Background: Current healthcare recruitment practices prioritize academic credentials, leading medical students to focus disproportionately on theoretical knowledge while neglecting clinical skill development. This imbalance often results in graduates being underprepared for clinical practice. Objective: To evaluate an innovative pedagogical model combining flipped classroom methodology with 5G-enabled live surgical demonstrations designed to optimize clinical skill acquisition under resource-constrained conditions. Methods: A controlled trial was conducted with 106 medical trainees from the Fifth Affiliated Hospital of Sun Yat-sen University. Participants were divided into control (n = 54, traditional lecture + simulation training) and experimental (n = 52, flipped classroom + 5G surgical live streaming) groups. Pre-/post-intervention assessments utilized validated questionnaires analyzed via SPSS 27.0 with Mann-Whitney U tests. Results: The experimental group demonstrated superior outcomes across all metrics compared to the control group, with statistically significant improvements particularly in learning interest, efficiency, and clinical confidence (p < 0.01).
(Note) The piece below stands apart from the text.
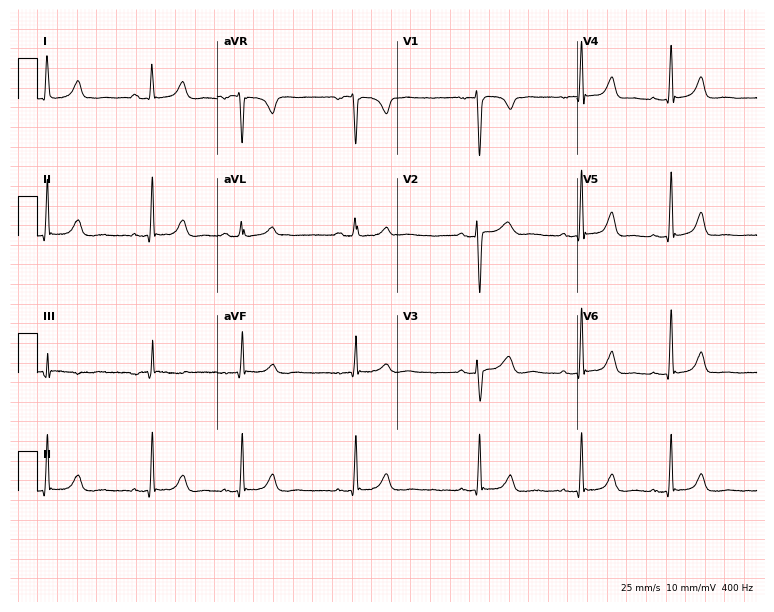
ECG — a 35-year-old female patient. Screened for six findings — first-degree AV block, right bundle branch block, left bundle branch block, sinus bradycardia, atrial fibrillation, sinus tachycardia — none is recorded. Other findings, if any, are not listed.

No statistical significance was found in sustained adoption preference (U = 1484.5, p > 0.05). Over 87% of trainees endorsed the expanded use of this multimodal approach (flipped classroom + 5G surgical live streaming). Conclusions: The integration of flipped classroom pedagogy with 5G surgical live streaming significantly enhances clinical procedural competence and confidence among medical trainees. This technology-enhanced model demonstrates strong learner engagement and provides a scalable solution for surgical education optimization.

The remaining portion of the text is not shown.